Another Zhou Ally Sacked as Anti-Graft Crusade Continues

Another Zhou Ally Sacked as Anti-Graft Crusade Continues

As Xi Jinping’s ongoing campaign against party corruption continuesyet another associate of retired security chief Zhou Yongkang has now been expelled from the CCP. Reuters reports:

Guo Yongxiang has been expelled from the ruling Communist Party and stripped of his public office for “serious law and discipline violations”, the party’s anti-graft watchdog said in an announcement on its website (www.ccdi.gov.cn).

Guo worked together with Zhou for at least 12 years, according to both their official resumes, including in the southwestern province of Sichuan where Zhou was party boss. Guo eventually rose to be a vice provincial governor.

The investigation found that Guo had “exacted profits for others with his power, taken a great amount of bribes and gifts himself or through the hands of his son”, the graft watchdog said in a brief statement. [Source]

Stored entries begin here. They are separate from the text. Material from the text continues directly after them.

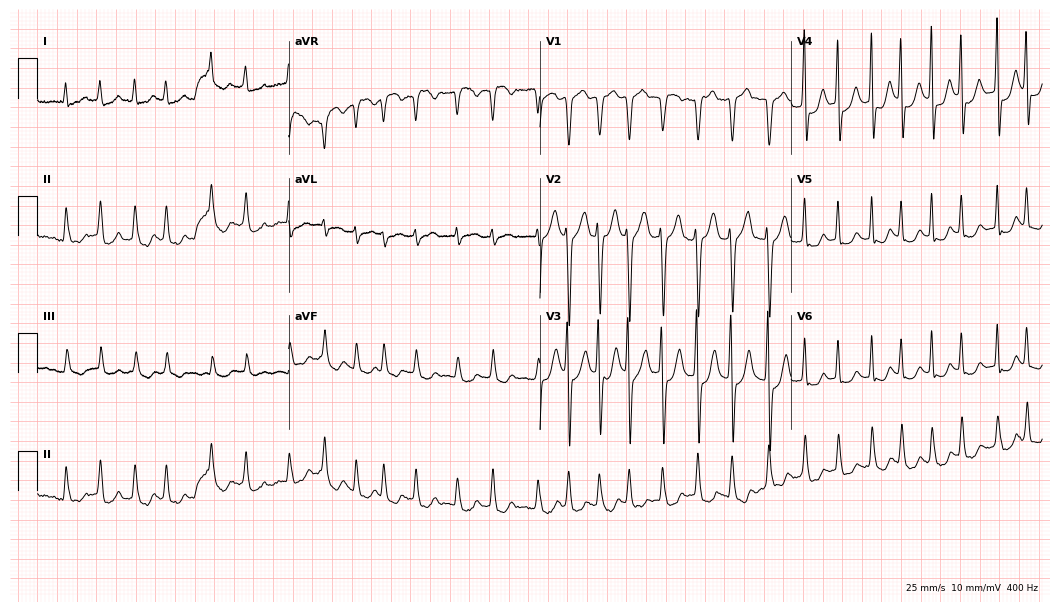
Standard 12-lead ECG recorded from a male patient, 80 years old (10.2-second recording at 400 Hz). The tracing shows atrial fibrillation.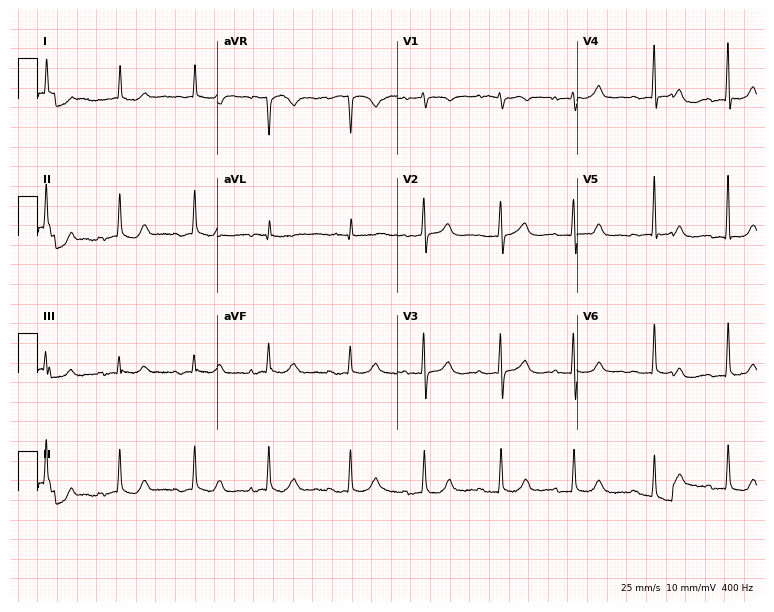
Resting 12-lead electrocardiogram. Patient: an 85-year-old female. None of these six findings is recorded: first-degree AV block, right bundle branch block, left bundle branch block, sinus bradycardia, atrial fibrillation, sinus tachycardia. Only these six findings were labelled.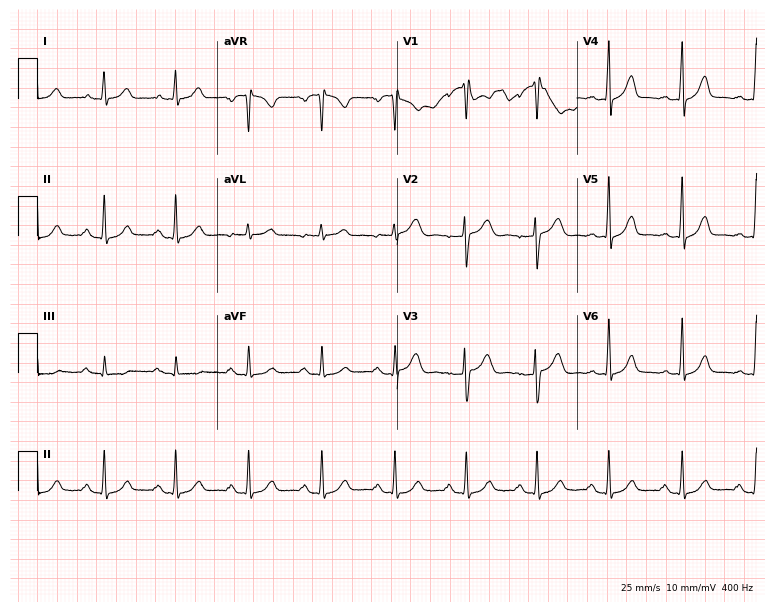
12-lead ECG (7.3-second recording at 400 Hz) from a female, 33 years old. Screened for six findings — first-degree AV block, right bundle branch block (RBBB), left bundle branch block (LBBB), sinus bradycardia, atrial fibrillation (AF), sinus tachycardia — none is recorded. Findings outside these six are not listed.

More than 300 family members and associates of Zhou Yongkang, “arguably the most powerful man in China” at the time of his 2012 resignation from the Politburo Standing Committee, have been questioned, arrested, or detained in the ongoing corruption probe, and at least 90 billion yuan ($14.5 billion) in assets have been seized. While many ranking party officials who served under Zhou have recently been subject to investigation or dismissal, Zhou has not yet been formally charged. He has reportedly been under “virtual house arrest” since December.

The New York Times reports that Guo’s termination likely signals imminent prosecution:

Expulsion from the party is a step the party takes that moves the case into the government’s criminal justice system. Bo Xilai, the former top official in Chongqing, was removed from the party in late 2012 amid a murder and corruption investigation and  was sentenced to life in prison a year later.

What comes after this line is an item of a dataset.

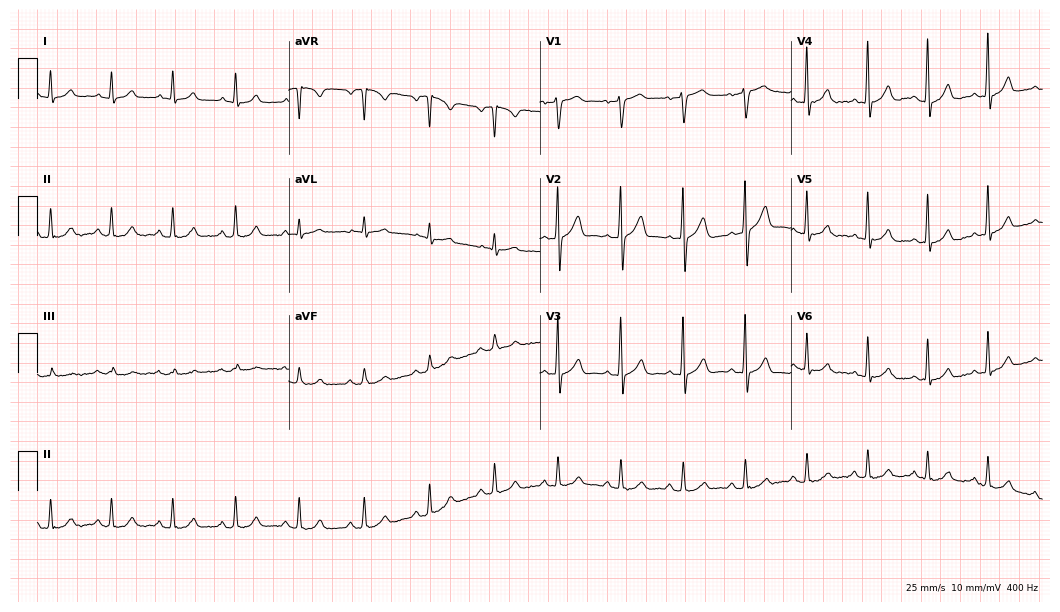
Standard 12-lead ECG recorded from a 56-year-old male (10.2-second recording at 400 Hz). Read as a normal ECG.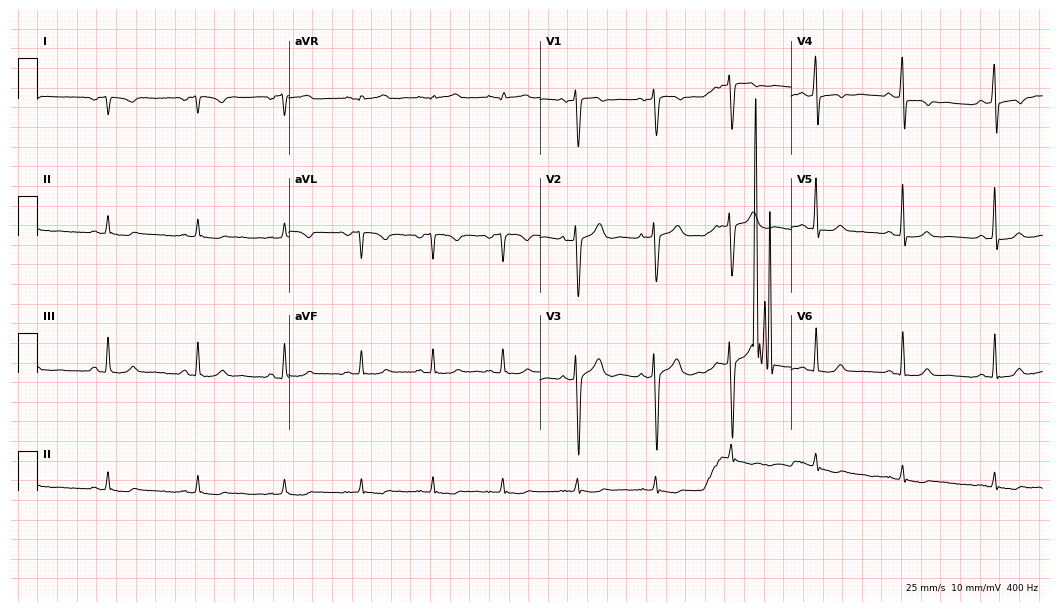
Resting 12-lead electrocardiogram (10.2-second recording at 400 Hz). Patient: a 27-year-old female. None of these six findings is recorded: first-degree AV block, right bundle branch block, left bundle branch block, sinus bradycardia, atrial fibrillation, sinus tachycardia.

Putting Mr. Guo on trial is important for the leadership in Beijing because it may gather evidence that can be used should they decide to publicly prosecute Mr. Zhou, said Ding Xueliang, a professor at the Hong Kong University of Science and Technology who focuses on Chinese politics and has met Mr. Guo in Sichuan.

“If eventually the top leadership agrees to have a public trial of Zhou Yongkang, then they need some evidence to bring to the table,” Mr. Ding said in a telephone interview. [Source]

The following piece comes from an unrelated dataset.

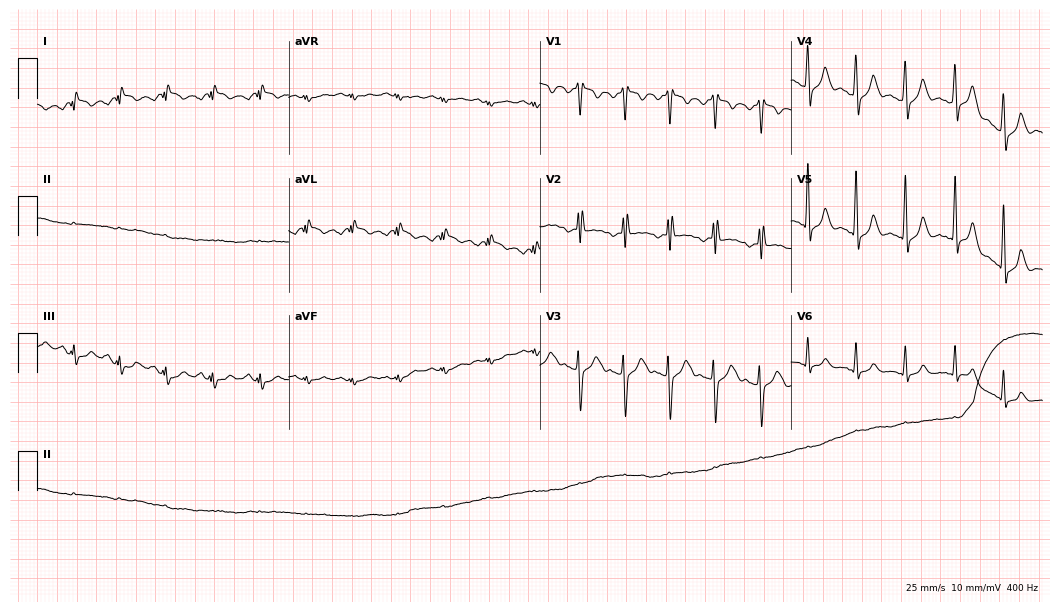
Resting 12-lead electrocardiogram. Patient: a 30-year-old woman. The tracing shows sinus tachycardia (a sinus rate of 100 beats per minute or more).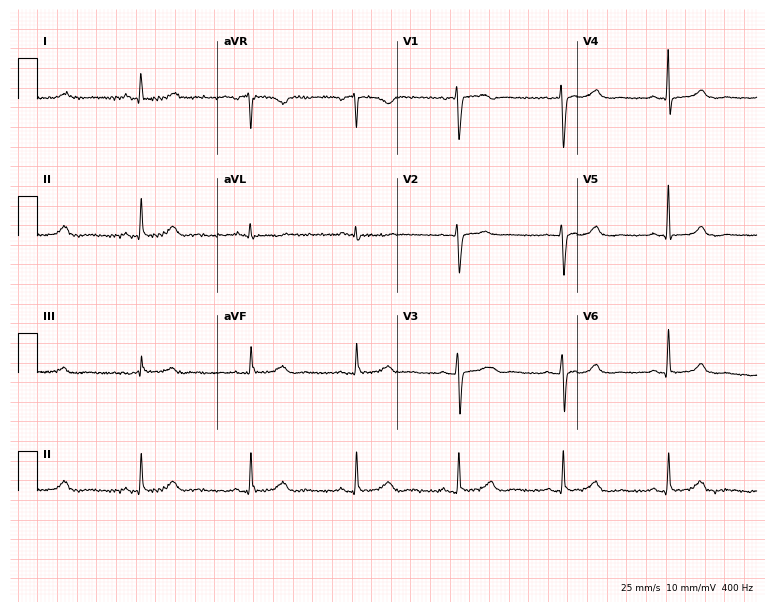
Standard 12-lead ECG recorded from a female, 53 years old (7.3-second recording at 400 Hz). Read as a normal ECG.

Commentators have noted that the anti-corruption drive has more to do with internal party politics than with corruption, and have also pointed out the risks that hunting for high-level officials brings to the party. In his estimation, the South China Morning Post’s Jake Van Der Kamp suggests that Xi may be “in over his head” in trying to overhaul a system that has become so permeated by corruption:

[…] Administrative measures can have no success against corruption that has become this pervasive. Only a fundamental restructuring of the entire economy can do anything about it.

It is thus all very well for a national president to say that he will stamp out corruption and stage a few demonstration trials of egregiously corrupt officials. But for him to try and change an entire system of corruption through police action is to invite a widespread groundswell of reaction that may result in sweeping himself away.

It is my belief that this is the circumstance in which Xi actually finds himself, and it is my worry that he may not recognise it. He comes across to me as a true believer who may not see the danger to himself, and the consequent danger to the stability of the country. […] [Source]

In a recent article for The Atlantic, James Fallows includes a “crude but effective” corruption classification scheme and a reading list that could help in considering…:

[…] An increasingly important question for Xi Jinping’s time in office, which bears on the even more urgent question of whether China can make progress against its environmental catastrophe, involves the levels and forms of Chinese corruption. Has it begun passing from tolerable to intolerable levels? If so, does Xi Jinping have the time, tools, or incentive to do anything about it? Will exposing high-level malfeasance—like the astonishing recent case of Zhou Yongkang, who appears to have taken more than $14 billion while he held powerful petroleum and internal-security roles—encourage the public? Or instead sour and shock them about how bad the problem really is? Is it even possible to run a government and command a party while simultaneously threatening the system that most current power-holders have relied on for power and wealth? […] [Source]

In the opinion of Ben Richardson, the former Bloomberg editor who resigned in the wake of the organization’s choice not to publish a story tying a wealthy businessman to the leadership, the introduction of transparency measures would do much to clean up corruption and polish China’s image on the world stage. As the Xi administration has been crusading against official corruption, it has simultaneously cracked down on anti-corruption activists for calling on officials to disclose their assets.